- _Assignment_
Lines from the listing below that contain the string "Category" are to be reported.

▬▬▬▬▬▬▬▬▬▬

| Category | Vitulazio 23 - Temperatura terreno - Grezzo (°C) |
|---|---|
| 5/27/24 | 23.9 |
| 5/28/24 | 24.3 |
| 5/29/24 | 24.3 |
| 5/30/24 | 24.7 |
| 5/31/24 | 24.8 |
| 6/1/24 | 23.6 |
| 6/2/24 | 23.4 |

▬▬▬▬▬▬▬▬▬▬

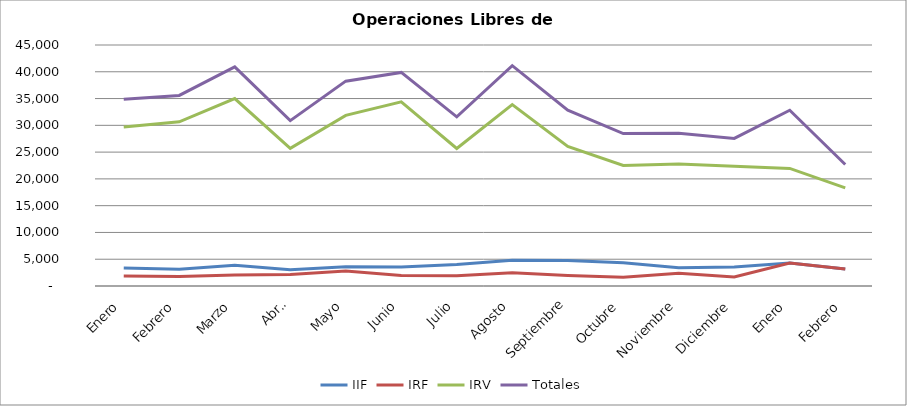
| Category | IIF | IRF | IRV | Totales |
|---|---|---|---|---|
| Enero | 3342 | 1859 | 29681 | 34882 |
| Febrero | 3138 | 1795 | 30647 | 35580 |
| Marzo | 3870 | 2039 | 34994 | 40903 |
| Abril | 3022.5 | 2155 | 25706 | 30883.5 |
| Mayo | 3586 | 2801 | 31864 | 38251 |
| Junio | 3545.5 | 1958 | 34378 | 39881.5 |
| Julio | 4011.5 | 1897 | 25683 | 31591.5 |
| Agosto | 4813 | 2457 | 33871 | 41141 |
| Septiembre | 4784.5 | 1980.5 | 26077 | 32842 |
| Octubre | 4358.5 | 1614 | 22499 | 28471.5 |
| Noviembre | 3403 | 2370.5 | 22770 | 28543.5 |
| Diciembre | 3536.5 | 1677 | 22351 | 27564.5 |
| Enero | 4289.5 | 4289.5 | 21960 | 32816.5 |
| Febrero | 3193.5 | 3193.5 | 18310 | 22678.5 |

▬▬▬▬▬▬▬▬▬▬

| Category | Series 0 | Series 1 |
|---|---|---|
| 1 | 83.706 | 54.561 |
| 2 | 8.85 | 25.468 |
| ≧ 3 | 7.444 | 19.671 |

▬▬▬▬▬▬▬▬▬▬

- _Response_
| Category | Vitulazio 23 - Temperatura terreno - Grezzo (°C) |
| Category | IIF | IRF | IRV | Totales |
| Category | Series 0 | Series 1 |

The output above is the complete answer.